Original Research
Maternal Health & Indigenous Communities
Knowledge, Attitude and Practice on Antenatal Care Among Orang Asli Women in Jempol, Negeri Sembilan
Key Findings
- Only 44.2% (95% CI: 34.7–53.7%) of Orang Asli women demonstrated good knowledge regarding antenatal care.
- 53.8% (95% CI: 44.3–63.1%) of women showed positive attitudes towards antenatal care, while the remainder held negative perceptions.
- Although 92.3% reported attending antenatal clinics, only 48.1% attended early for their first check-up, and approximately 70% had a history of home delivery.
- 44.2% of women had experienced at least one high-risk pregnancy, highlighting significant obstetric vulnerability in this indigenous population.
Background and Rationale
The Orang Asli, meaning “original people” in Malay, are the indigenous minority populations of Peninsular Malaysia. Comprising approximately 0.6% of the national population, the Orang Asli are ethnically diverse, encompassing 18 distinct sub-groups broadly categorised into three major groups: the Negrito (Semang), Senoi, and Proto-Malay (Aboriginal Malay). Despite Malaysia’s impressive economic development and well-established healthcare infrastructure, the Orang Asli continue to experience significant health disparities compared to the general population.
Maternal health among the Orang Asli has long been a concern for Malaysian public health authorities. Historical data have consistently shown higher rates of maternal and infant mortality among Orang Asli communities compared to other ethnic groups in the country.
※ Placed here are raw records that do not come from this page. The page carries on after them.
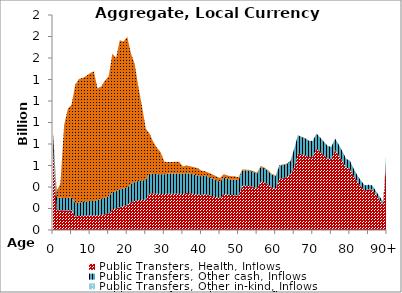
| Category | Public Transfers, Health, Inflows | Public Transfers, Other cash, Inflows | Public Transfers, Other in-kind, Inflows | Public Transfers, Education, Inflows |
|---|---|---|---|---|
| 0 | 769.989 | 123.963 |  | 12.475 |
|  | 185.89 | 118.667 |  | 55.955 |
| 2 | 182.954 | 116.44 |  | 132.729 |
| 3 | 181.924 | 115.538 |  | 678.549 |
| 4 | 182.538 | 116.056 |  | 829.075 |
| 5 | 185.172 | 118.052 |  | 862.901 |
| 6 | 126.912 | 121.289 |  | 1102.696 |
| 7 | 129.916 | 124.704 |  | 1150.791 |
| 8 | 132.584 | 127.821 |  | 1153.755 |
| 9 | 134.891 | 130.615 |  | 1168.632 |
| 10 | 137 | 133.234 |  | 1189.958 |
| 11 | 134.173 | 136.094 |  | 1206.153 |
| 12 | 137.503 | 140.301 |  | 1038.774 |
| 13 | 141.68 | 145.724 |  | 1047.071 |
| 14 | 146.664 | 152.212 |  | 1093.274 |
| 15 | 152.731 | 160.265 |  | 1114.728 |
| 16 | 191.945 | 159.946 |  | 1287.935 |
| 17 | 201.475 | 159.382 |  | 1241.084 |
| 18 | 211.417 | 166.133 |  | 1387.77 |
| 19 | 222.162 | 164.337 |  | 1366.792 |
| 20 | 233 | 161.053 |  | 1403.921 |
| 21 | 261.11 | 168.042 |  | 1214.035 |
| 22 | 270.435 | 174.237 |  | 1103.046 |
| 23 | 277.338 | 178.787 |  | 876.435 |
| 24 | 281.267 | 181.419 |  | 684.291 |
| 25 | 282.713 | 182.456 |  | 478.185 |
| 26 | 342.719 | 182.283 |  | 373.32 |
| 27 | 340.63 | 181.015 |  | 299.055 |
| 28 | 338.006 | 181.837 |  | 245.103 |
| 29 | 335.733 | 182.816 |  | 204.67 |
| 30 | 334.288 | 184.165 |  | 116.147 |
| 31 | 338.617 | 185.96 |  | 107.476 |
| 32 | 337.92 | 187.816 |  | 107.476 |
| 33 | 338.494 | 188.024 |  | 107.476 |
| 34 | 338.46 | 187.926 |  | 107.476 |
| 35 | 335.343 | 186.111 |  | 69.635 |
| 36 | 346.399 | 183.465 |  | 69.635 |
| 37 | 341.81 | 180.991 |  | 69.635 |
| 38 | 336.19 | 178.564 |  | 69.635 |
| 39 | 330.219 | 175.923 |  | 69.635 |
| 40 | 325.536 | 173.854 |  | 52.873 |
| 41 | 333.806 | 171.274 |  | 41.015 |
| 42 | 325.125 | 167.251 |  | 40.302 |
| 43 | 314.777 | 161.821 |  | 39.597 |
| 44 | 304.835 | 156.61 |  | 38.888 |
| 45 | 296.365 | 152.26 |  | 34.239 |
| 46 | 337.603 | 148.42 |  | 33.529 |
| 47 | 329.591 | 144.899 |  | 32.82 |
| 48 | 324.715 | 143.465 |  | 32.112 |
| 49 | 324.144 | 143.909 |  | 31.402 |
| 50 | 321.929 | 143.618 |  | 24.257 |
| 51 | 412.357 | 142.448 |  | 8.915 |
| 52 | 410.928 | 142.654 |  | 8.206 |
| 53 | 408.522 | 142.777 |  | 7.493 |
| 54 | 399.978 | 140.742 |  | 6.788 |
| 55 | 387.596 | 137.308 |  | 9.535 |
| 56 | 454.687 | 132.958 |  | 8.822 |
| 57 | 442.158 | 130.086 |  | 8.117 |
| 58 | 422.86 | 125.806 |  | 7.408 |
| 59 | 395.354 | 118.953 |  | 6.699 |
| 60 | 383.599 | 116.687 |  | 5.989 |
| 61 | 478.002 | 120.073 |  | 5.281 |
| 62 | 482.406 | 122.717 |  | 5.281 |
| 63 | 493.374 | 120.208 |  | 5.281 |
| 64 | 519.155 | 120.952 |  | 5.281 |
| 65 | 582.497 | 174.011 |  | 1.579 |
| 66 | 712.26 | 168.605 |  | 1.579 |
| 67 | 704.502 | 161.311 |  | 1.579 |
| 68 | 694.936 | 157.377 |  | 1.579 |
| 69 | 678.08 | 151.767 |  | 1.579 |
| 70 | 681.826 | 144.781 |  | 1.579 |
| 71 | 759.507 | 137.846 |  | 0 |
| 72 | 728.973 | 130.859 |  | 0 |
| 73 | 696.403 | 124.587 |  | 0 |
| 74 | 663.865 | 118.365 |  | 0 |
| 75 | 660.178 | 112.299 |  | 0 |
| 76 | 744.668 | 105.919 |  | 0 |
| 77 | 695.548 | 98.669 |  | 0 |
| 78 | 639.88 | 90.72 |  | 0 |
| 79 | 579.664 | 82.197 |  | 0 |
| 80 | 570.934 | 73.688 |  | 0 |
| 81 | 506.19 | 65.443 |  | 0 |
| 82 | 450.412 | 58.175 |  | 0 |
| 83 | 405.62 | 52.613 |  | 0 |
| 84 | 367.289 | 47.836 |  | 0 |
| 85 | 377.262 | 43.102 |  | 0 |
| 86 | 376.908 | 38.514 |  | 0 |
| 87 | 330.196 | 33.845 |  | 0 |
| 88 | 282.669 | 29.09 |  | 0 |
| 89 | 236.401 | 24.419 |  | 0 |
| 90+ | 766.375 | 78.437 |  | 0 |

These disparities are driven by a complex interplay of factors including geographic isolation, lower socioeconomic status, cultural practices surrounding pregnancy and childbirth, and challenges in accessing modern healthcare facilities.
Antenatal care (ANC) is a cornerstone of maternal health services, providing opportunities for early identification of high-risk pregnancies, health education, nutritional supplementation, and management of complications. The World Health Organization recommends a minimum of four ANC visits during pregnancy, with the first visit occurring ideally during the first trimester. This study sought to examine the knowledge, attitude, and practice of antenatal care among Orang Asli women in the Jempol District of Negeri Sembilan, a state in Peninsular Malaysia with a substantial Orang Asli population.
Study Methods
The study employed a cross-sectional design and targeted women aged 15 to 49 years who had at least one prior antenatal care experience. Three Orang Asli villages in Jempol District were selected as study sites. All eligible women in these villages were invited to participate, and a total of 104 women were interviewed using a structured, pre-tested questionnaire administered through face-to-face interviews.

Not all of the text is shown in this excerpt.